Das  Stimmengewirr  und  der  Lautstärkepegel im Lukasraum machen die Aufregung deutlich, die  hier  herrscht.  Es  ist  16.45  Uhr  und  in 32 Minuten  beginnt  er,  der  20. Jugendgottesdienst. Während sich die Kirche nebenan Bank für Bank füllt, hat sich das gesamte CrossOver-Team  noch  einmal  hier  eingefunden  um  gemeinsam  zur  Ruhe  zu  kommen  und  die  Gedanken zu sammeln.
In vielen Stunden des gemeinsam Arbeitens, Nachdenkens und Probens haben sich  alle gut auf  diesen  Abend  vorbereitet.  Was  wir  zum Gelingen  des  Gottesdienstes  beitragen  konnten, das haben wir getan, alles andere legen wir nun die Hände dessen, in dessen Namen wir in der kommenden Stunde versammelt sein werden und bitten ihn um seinen Segen.

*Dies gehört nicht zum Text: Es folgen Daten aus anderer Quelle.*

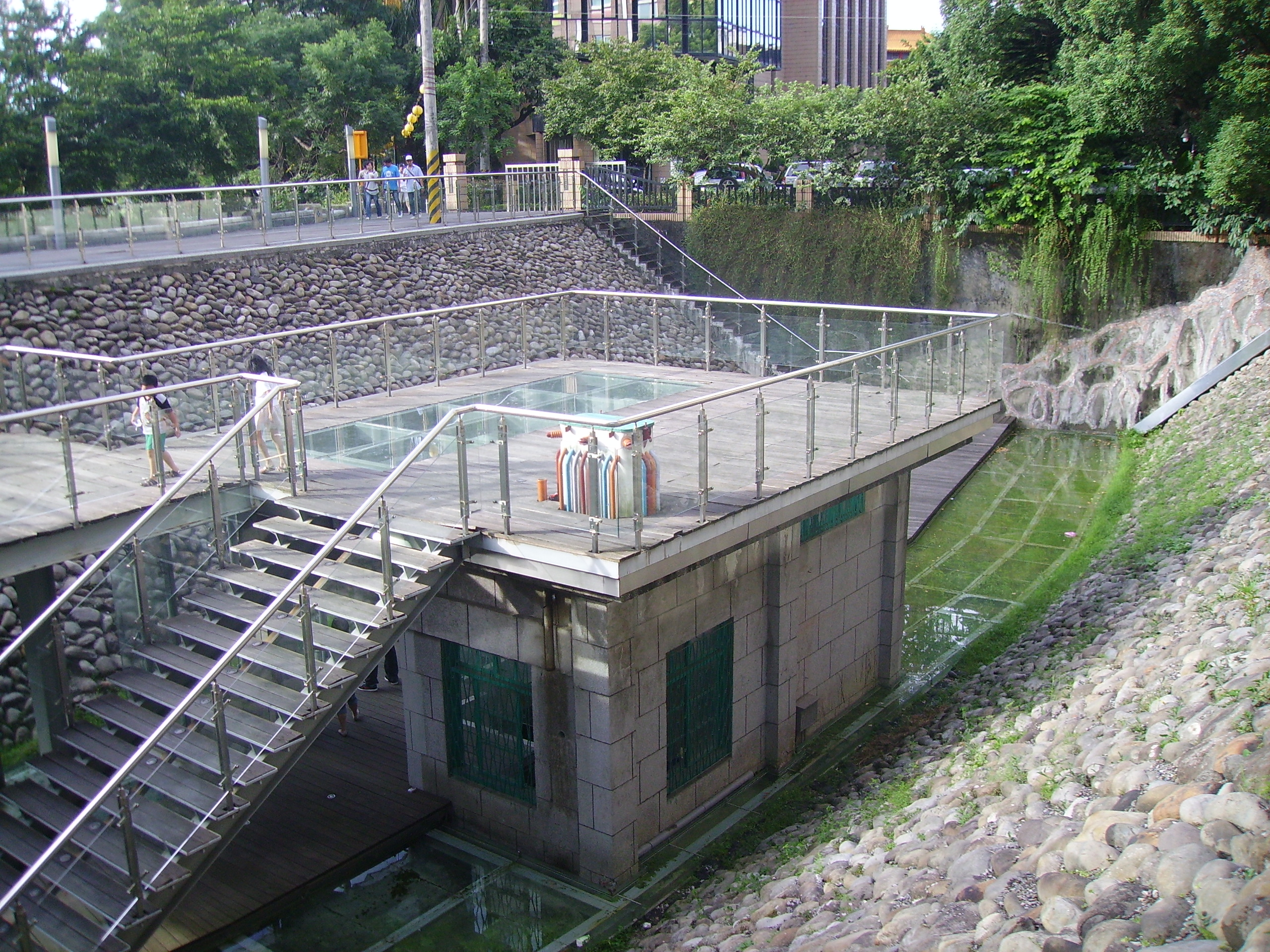 瑠公玔水門抽水站。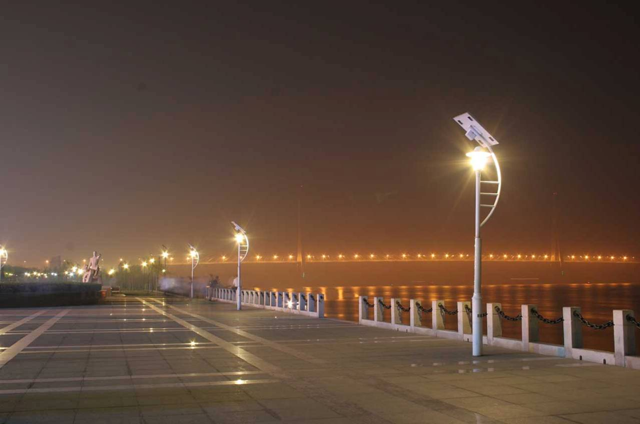 Éclairage autonome de quais réalisé par des lampadaires solaires IMEX CGI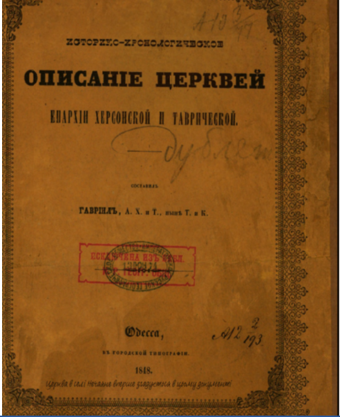 VSergo1

Und dann geht es los. Die Band spielt ein schwungvolles Präludium und Sophia eröffnet gemeinsam mit Rebecka den Gottesdienst. Bereits bei der Begrüßung sorgen Amina und Florian  für  Heiterkeit  und  eine  fröhliche  Grundstimmung  unter  den  Gottesdienstbesuchern, welche sich durch den gesamten Gottesdienst zieht und eine gelöste Atmosphäre schafft.
Die CrossOver-Band und die „Homebodies on  stage“  sorgen  für  die  musikalische  Gestaltung  des  Gottesdienstes  und  schaffen  es,  die Besucher  mitzureißen  und  zum  Mitsingen  zu animieren.  So  wird  es  ein  lebendiger  und gleichzeitig  tiefsinniger  Gottesdienst,  der  viel von  der  Freude  und  dem  Gemeinschaftsgefühl  transportiert, welches  wir  in  zehn  Jahren  Jugendgottesdienst  immer  wieder erfahren durften.
Zum  Stichwort  „Gemeinschaft“  passt  auch  die  Aktion, welche  im  Gottesdienst  gemeinsam  mit  allen  Besuchern  durchgeführt wird. Jeder und jede erhält einen LegoDuplo-Stein, verbunden  mit  der  Einladung  sich darüber  Gedanken  zu  machen, welche  Entscheidungen,  Erfahrungen und Erlebnisse das eigene Leben bisher geprägt und beeinflusst  haben  und  ein  oder  zwei davon  auf  dem  Duplo-Stein  festzuhalten.
Im
Anschluss wird aus all diesen beschrifteten Steinen ein Legohaus gebaut, welches kunterbunt ist,  so  wie  die  versammelte  Gottesdienstgemeinde auch und welches uns daran erinnert, dass  alles,  was  uns  im  Leben  widerfährt,  Teil dessen ist, was wir uns im Laufe der Zeit aufgebaut haben.
Im  Vorfeld  des  Gottesdienstes  hatten  wir Einladungskarten  an  die  ca.  80  ehemaligen MitgliederInnen des Teams verschickt, welcher leider nicht so viele Menschen gefolgt sind wie erhofft, doch für diejenigen, die da waren, gab es  ein  schönes  Wiedersehen  und  durchaus auch sentimentale Momente.
Im  Anschluss  an  den  Gottesdienst  gab  es wie immer die Gelegenheit noch eine Zeit im Paulussaal  zu  verweilen  und  bei  kühlen  Getränken und leckerem Fingerfood miteinander zu  plaudern  und  gerade  an  diesem  Abend auch  in  Erinnerungen  zu  schwelgen.  Außerdem  konnten  im  Foyer  die  JuGo-Plakate  der letzten  zehn  Jahre  besichtigt  werden,  an  welchen durchaus auch die Entwicklung des JuGos zu erkennen ist.
Alles in allem war es ein schöner und gelungener Abend, der allen noch lange in Erinnerung  bleiben  wird  und  definitiv  Lust  auf noch viele Jahre „CrossOver“ gemacht hat.
In diesem Sinne: Auf die nächsten 20 Gottesdienste!!!